The tech industry is also painfully aware that it does not always live up to its purported meritocratic ideals. Pay isn’t a pure function of merit, and story after story tells us that factors like name-brand school, age, race, and gender have an effect on outcomes like salary.
Can machine learning do more than predict things? Can it explain salaries and so highlight cases where these factors might be undesirably causing pay differences? This example will sketch how standard models can be augmented with SHAP (SHapley Additive exPlanations) to detect individual instances whose predictions may be concerning, and then dig deeper into the specific reasons the data leads to those predictions.

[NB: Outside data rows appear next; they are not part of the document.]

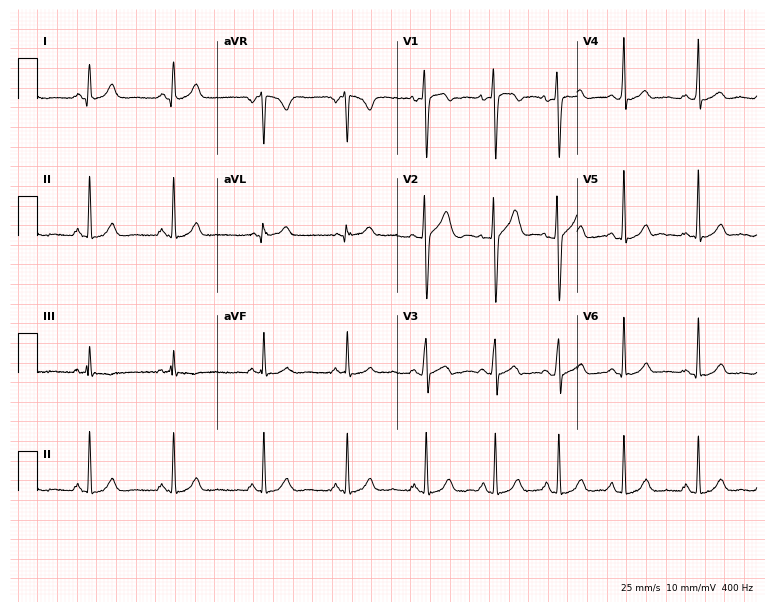
12-lead ECG from a 28-year-old male. Labelled as a normal ECG.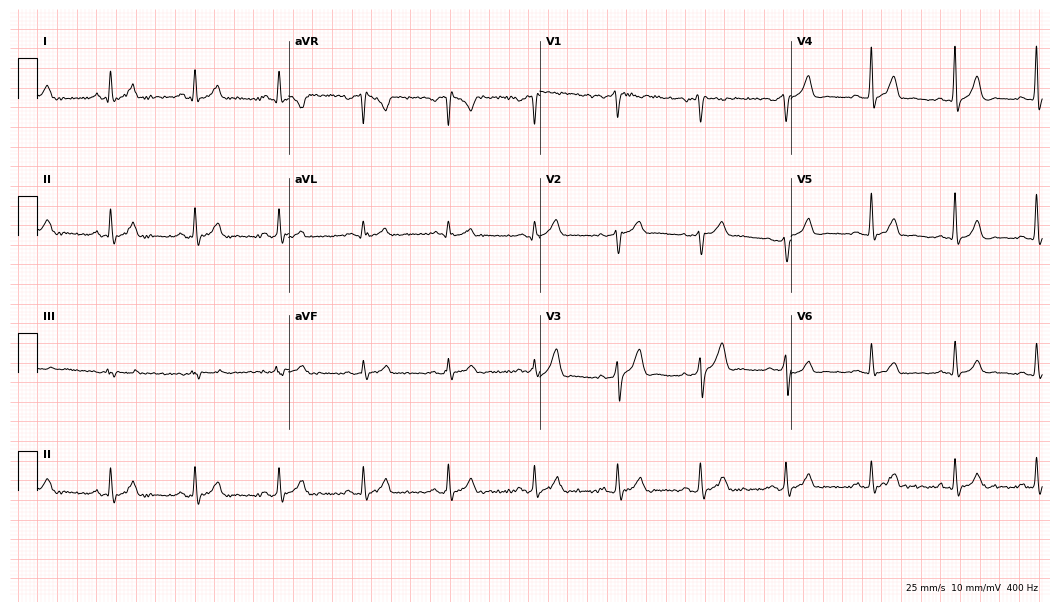
Standard 12-lead ECG recorded from a 39-year-old male (10.2-second recording at 400 Hz). Read as a normal ECG.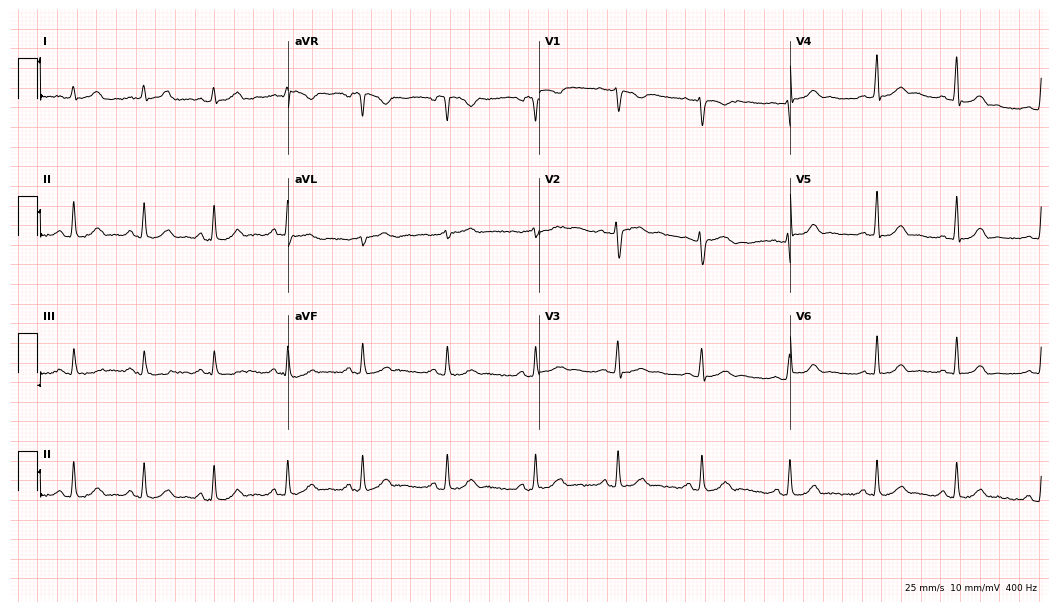
ECG — a female patient, 27 years old. Labelled as a normal ECG.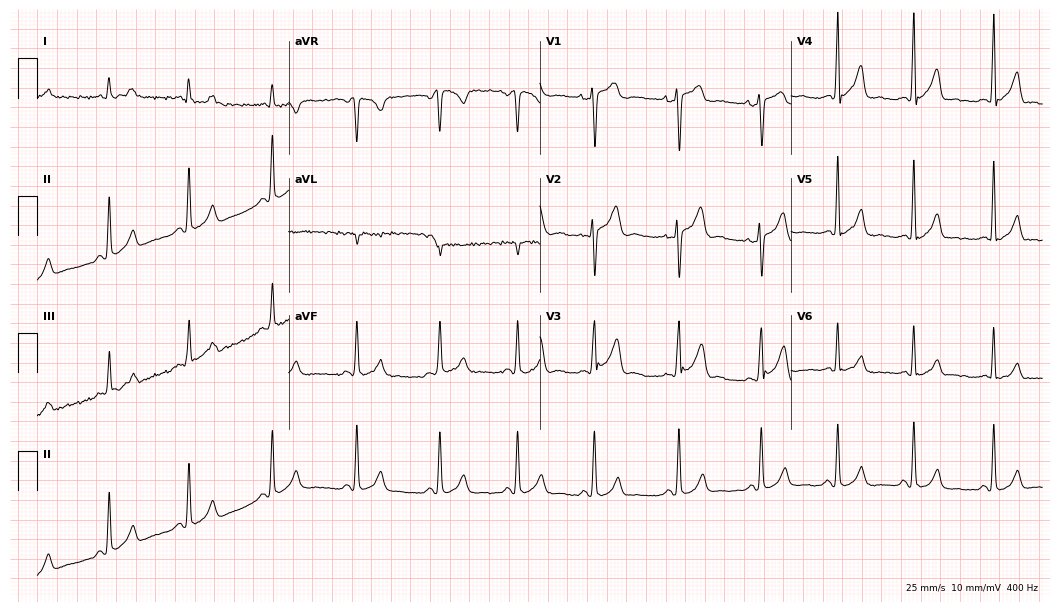
12-lead ECG from a male patient, 32 years old. Labelled as a normal ECG.

Model Bias or Data (about) Bias?
While this topic is often characterized as detecting “model bias”, a model is merely a mirror of the data it was trained on. If the model is ‘biased’ then it learned that from the historical facts of the data. Models are not the problem per se; they are an opportunity to analyze data for evidence of bias.
Explaining models isn’t new, and most libraries can assess the relative importance of the inputs to a model. These are aggregate views of inputs’ effects. However, the output of some machine learning models has highly individual effects: is your loan approved? will you receive financial aid? are you a suspicious traveller?
Indeed, StackOverflow offers a handy calculator to estimate one’s expected salary, based on its survey. We can only speculate about how accurate the predictions are overall, but all that a developer particularly cares about is his or her own prospects.
The right question may not be, does the data suggest bias overall? but rather, does the data show individual instances of bias?
Assessing the Survey Data
The 2019 data is, thankfully, clean and free of data problems. It contains responses to 85 questions from about 88,000 developers.
This example focuses only on full-time developers. The data set contains plenty of relevant information, like years of experience, education, role, and demographic information. Notably, this data set doesn’t contain information about bonuses and equity, just salary.
It also has responses to wide-ranging questions about attitudes on blockchain, fizz buzz, and the survey itself. These are excluded here as unlikely to reflect the experience and skills that presumably should determine compensation. Likewise, for simplicity, it will also only focus on US-based developers.
The data needs a little more transformation before modeling. Several questions allow multiple responses, like “What are your greatest challenges to productivity as a developer?” These single questions yield multiple yes/no responses and need to be broken out into multiple yes/no features.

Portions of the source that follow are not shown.